The 7 most exciting PC games revealed at The Game Awards
Another ultra-ambitious project from the No Man's Sky studio, an Arkane Blade game, and five other Game Awards trailers you should watch.
Our full recap of this year's Game Awards includes almost 50 trailers. At a minute or longer, it'd take over an hour to watch all of them, so we've distilled the night (which did also include awards) into just our favorite seven reveals.

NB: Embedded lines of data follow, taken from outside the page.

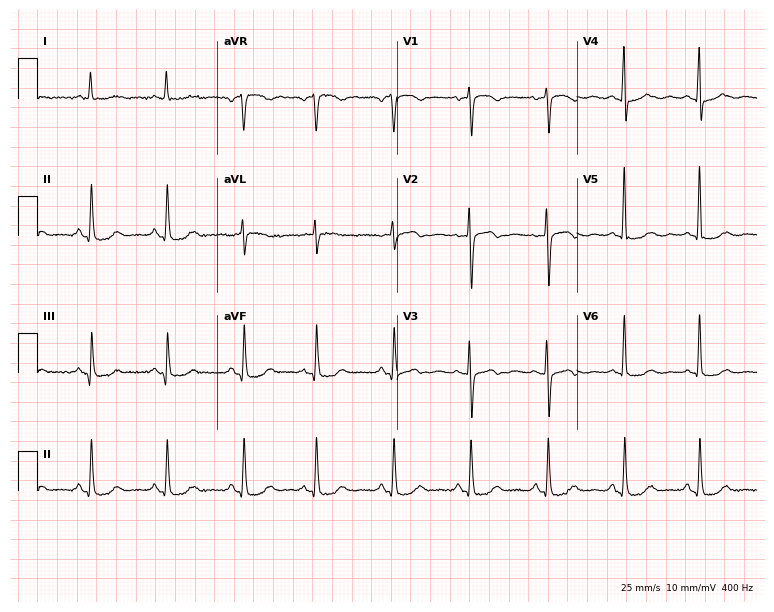
ECG (7.3-second recording at 400 Hz) — a female, 71 years old. Screened for six findings — first-degree AV block, right bundle branch block (RBBB), left bundle branch block (LBBB), sinus bradycardia, atrial fibrillation (AF), sinus tachycardia — none is recorded. Other findings, if any, are not listed.
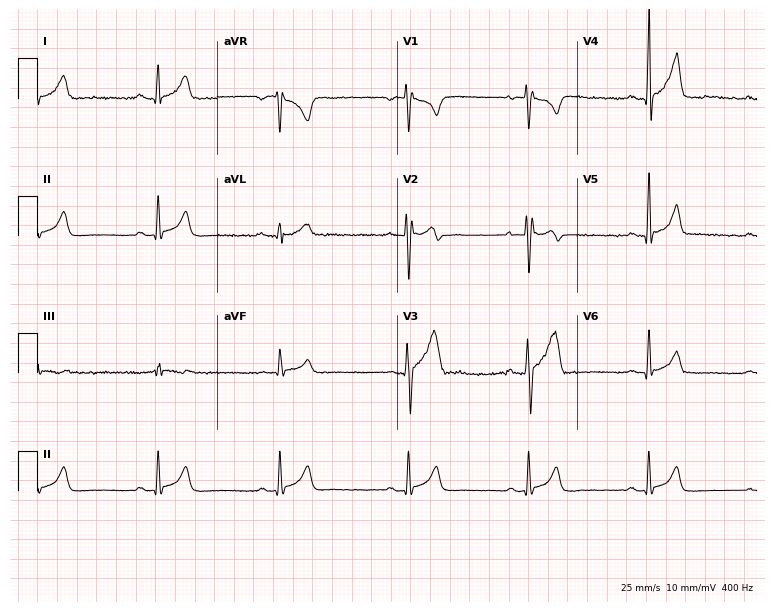
12-lead ECG from a 26-year-old male patient. Shows sinus bradycardia (a sinus rate of 50 beats per minute or less).
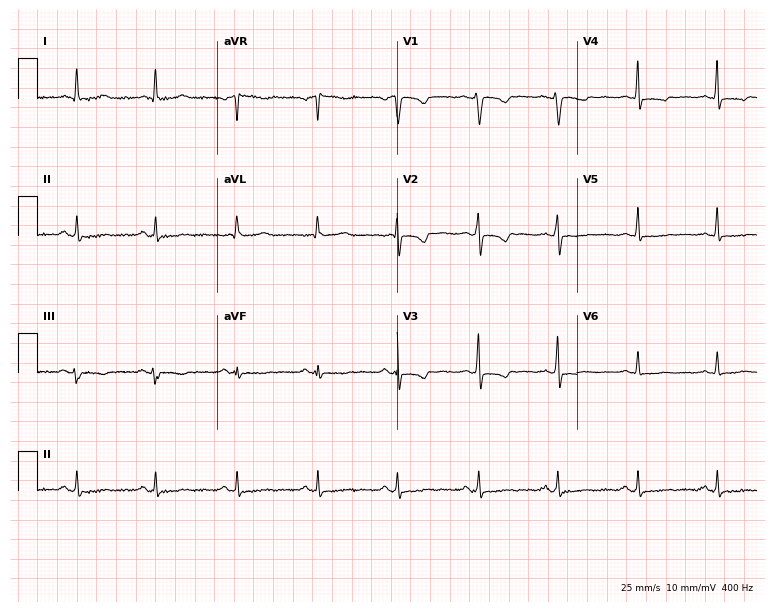
ECG (7.3-second recording at 400 Hz) — a 48-year-old female patient. Screened for six findings — first-degree AV block, right bundle branch block (RBBB), left bundle branch block (LBBB), sinus bradycardia, atrial fibrillation (AF), sinus tachycardia — none is recorded. Other findings, if any, are not listed.
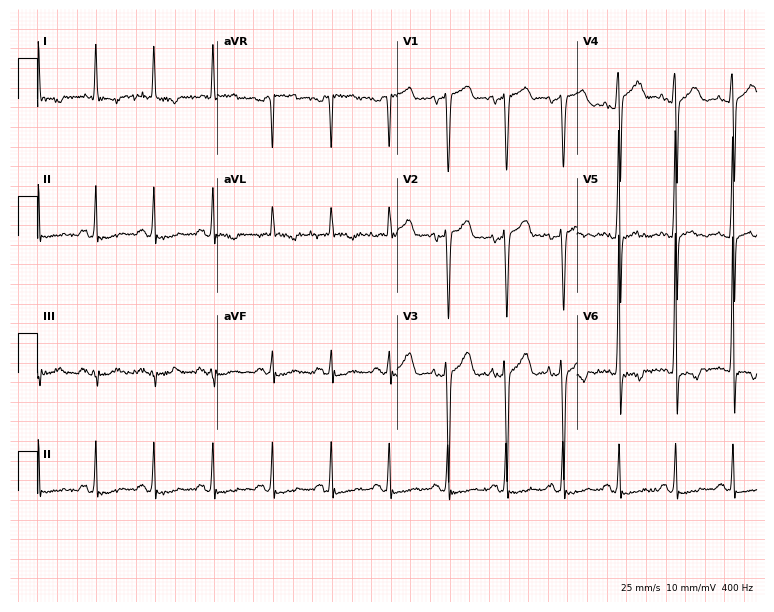
12-lead ECG (7.3-second recording at 400 Hz) from a 70-year-old male patient. Screened for six findings — first-degree AV block, right bundle branch block, left bundle branch block, sinus bradycardia, atrial fibrillation, sinus tachycardia — none is recorded. Findings outside these six are not listed.
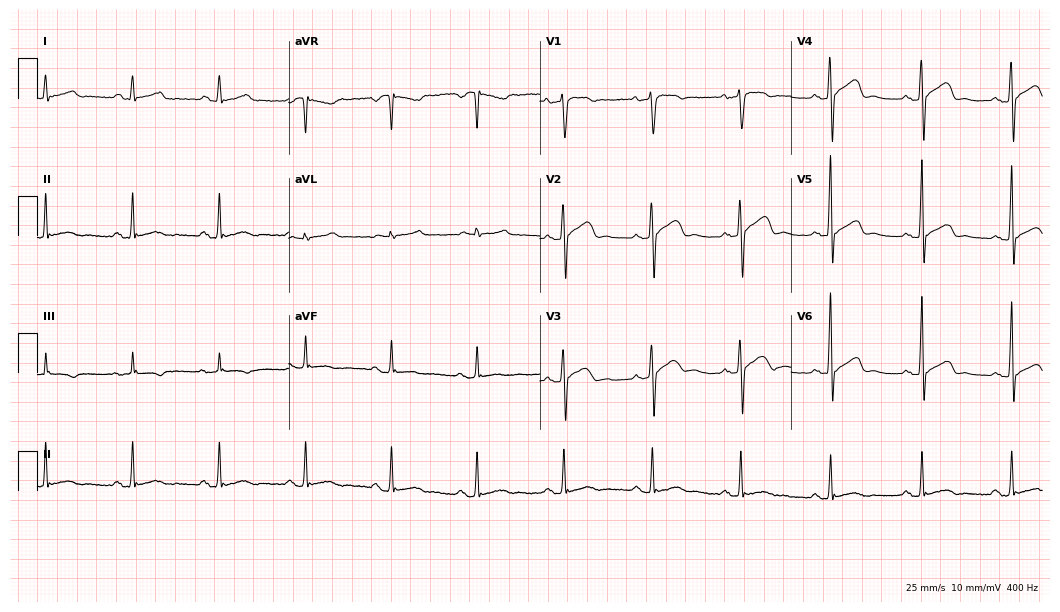
Electrocardiogram, a male patient, 49 years old. Of the six screened findings (first-degree AV block, right bundle branch block, left bundle branch block, sinus bradycardia, atrial fibrillation, sinus tachycardia), none is recorded.

These are the 2023 Game Awards reveals we're most excited about:
Light No Fire
Tyler Wilde, Executive Editor: You know what? I don't care if Hello Games might be repeating No Man's Sky history and suckering me in with huge, somewhat abstract promises. Worst case, this bigger-than-Earth game is a glorious disaster, and that's more exciting to me than a sensible game done competently. Plus, Hello Games has certainly learned a lot during No Man's Sky's long path to redemption, so now we've got real evidence that they can pull off a great game, even one this ridiculously ambitious. Uh oh, there I go again.
Chris Livingston, Senior Editor: My first thought was this looks just like No Man's Sky. Part of it is the trailer format is identical to all those NMS update trailers we've seen over the years, and at first view it just felt like an ad for No Man's Sky: Only One Planet edition. How could that be better than having lots of planets?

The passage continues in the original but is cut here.